■ **Materials provided**
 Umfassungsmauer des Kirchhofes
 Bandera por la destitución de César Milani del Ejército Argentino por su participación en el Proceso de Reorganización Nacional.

* * *

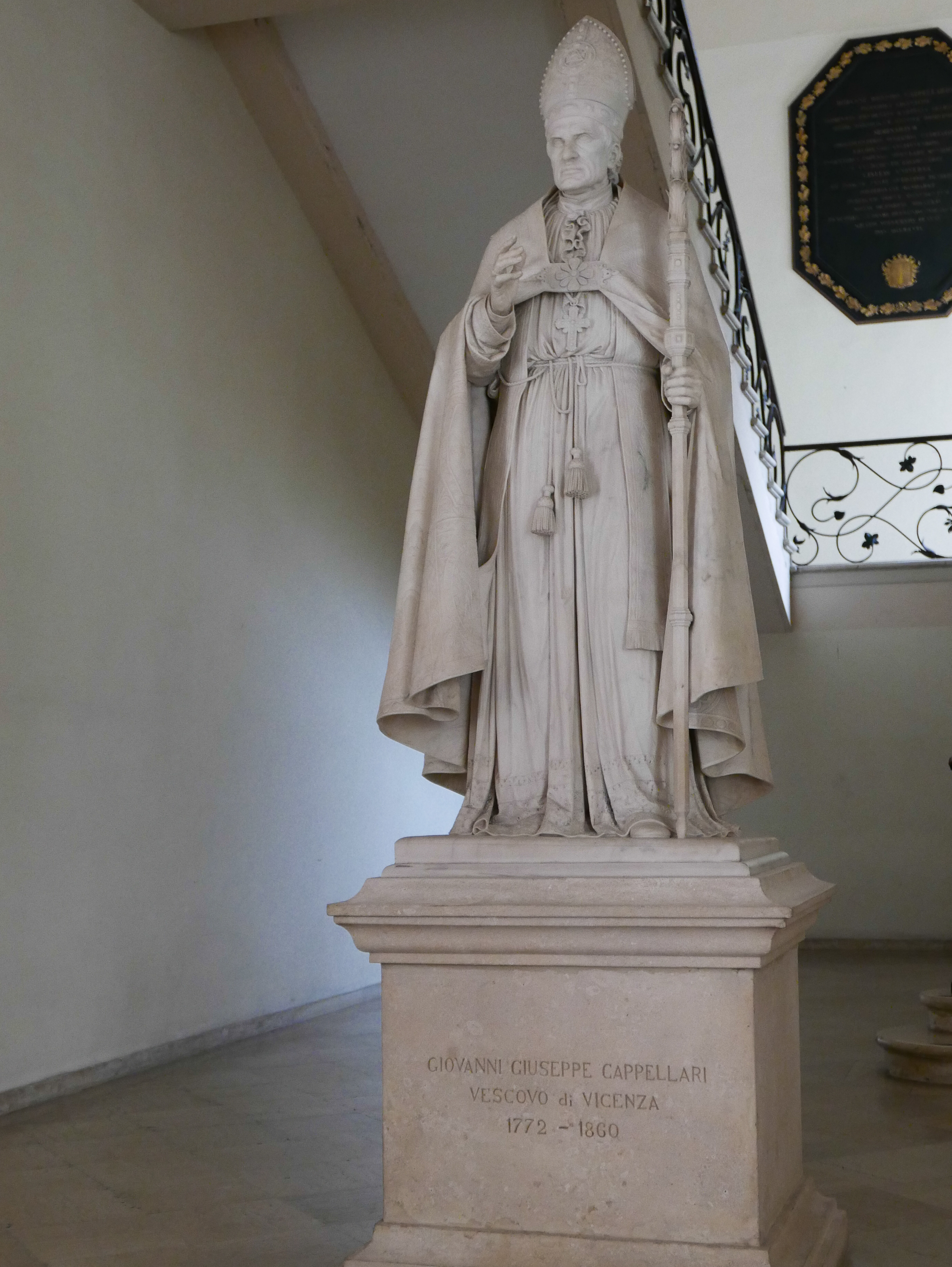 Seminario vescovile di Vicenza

■ **The task**
An exact copy of the lines above, from the one containing "Umfassungsmauer des Kirchhofes" through the one containing "Bandera por la", is the whole of the answer.

■ **Problem solution**
 Umfassungsmauer des Kirchhofes
 Bandera por la destitución de César Milani del Ejército Argentino por su participación en el Proceso de Reorganización Nacional.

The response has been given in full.